The Supreme Court has now incorporated the Second Amendment against the states. But the impact of that decision may turn out to be fairly limited. In most states, there will be little if any change in the actual extent of gun regulation. The ideologically divided nature of the Court’s decision suggests that the legal status of the Second Amendment isn’t yet completely secure. That said, the decision will have a substantial practical impact in a few areas and it also represents a tremendous symbolic victory for gun rights advocates.

I. Limited Practical Impact.

On balance, I agree with scholars such as co-blogger Eugene Volokh and Jack Balkin who argue that McDonald will have only a limited practical effect. As Balkin puts it:

Complete bans on the use of handguns in the home for self-defense are likely to be held unconstitutional, as the Heller case suggested. But a wide range of other firearms regulations should be perfectly legal. The Supreme Court signaled as much in Heller and once again in McDonald.

The big difference between applying a constitutional right only against the federal government and applying it against state and local governments is that there are many more state and local regulations of firearms than federal regulations, and these regulations occur in many different varieties.

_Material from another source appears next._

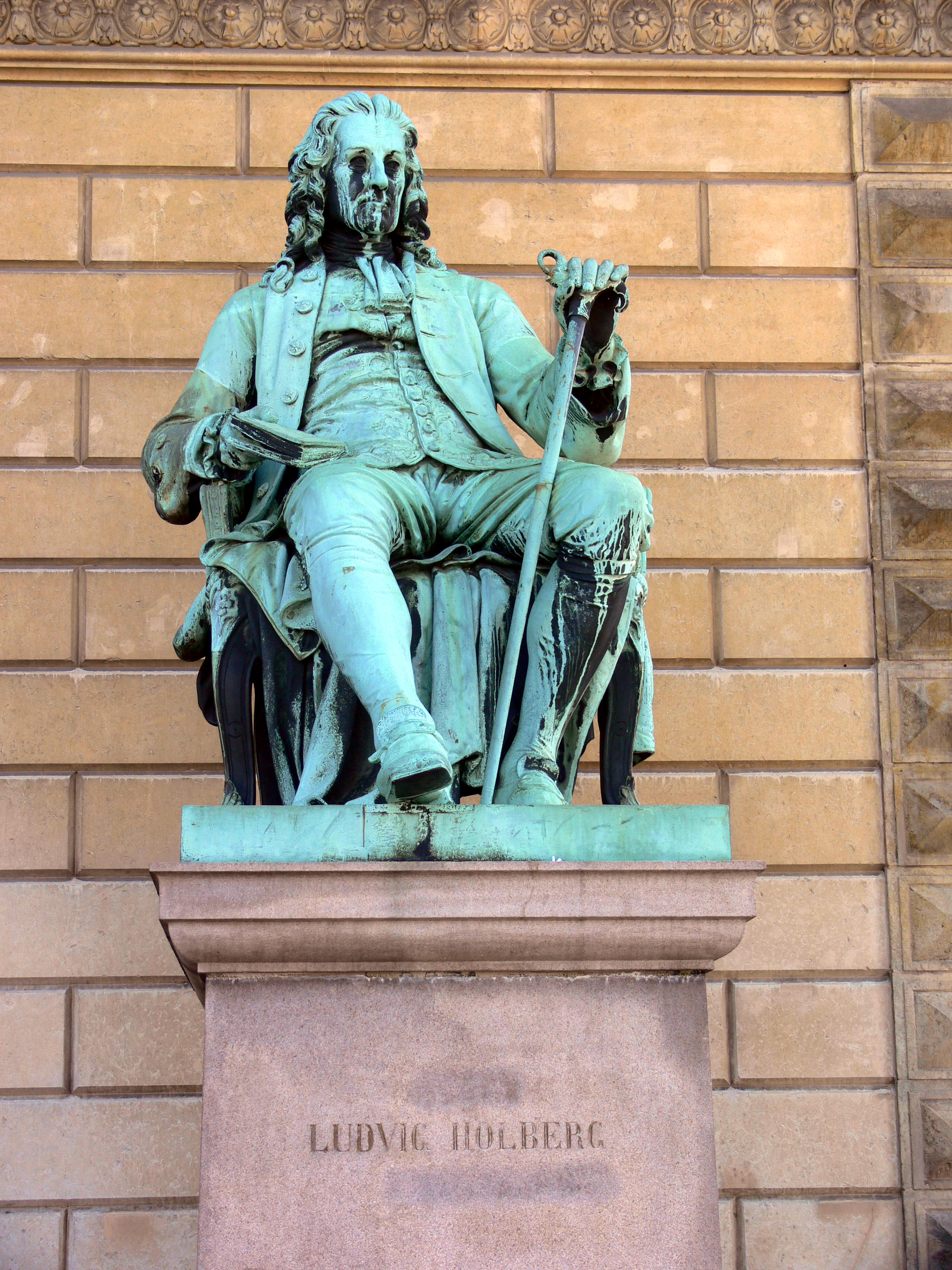 Dichter Ludvig Holberg (1684–1754)

This increases the number of possible constitutional claims, and it also increases the opportunities for litigation. It does not, however, guarantee that Second Amendment rights will become too robust over time...

Federal courts tend to strike down mostly laws in outlier jurisdictions that are markedly different from the norm. That is what happened in the District of Columbia, and will likely happen in Chicago. More than 40 states already recognize an individual right to bear arms under their own constitutions. By and large, they have upheld most gun control laws under a loose standard of reasonableness. The federal courts will probably follow suit.

As I explained in this 2008 Legal Times article on Heller, Justice Scalia’s majority opinion in that case leaves numerous openings even for very broad gun control regulations:

Justice Antonin Scalia’s majority opinion in Heller firmly establishes the Court’s recognition of an individual right to bear arms. Yet it also outlines a large number of “presumptively lawful regulatory measures” restricting gun rights. These exceptions to the right to bear arms could potentially swallow the rule.

Most importantly, the presumptively valid “laws imposing conditions and qualifications on the commercial sale of arms” could easily be drafted in ways that make the purchase of firearms prohibitively difficult or expensive for most ordinary citizens. The exception for “prohibitions on the possession of firearms by felons and the mentally ill” could also be used to undermine the scope of Heller. Many states, as well as the federal government, define a wide variety of minor, nonviolent offenses as felonies.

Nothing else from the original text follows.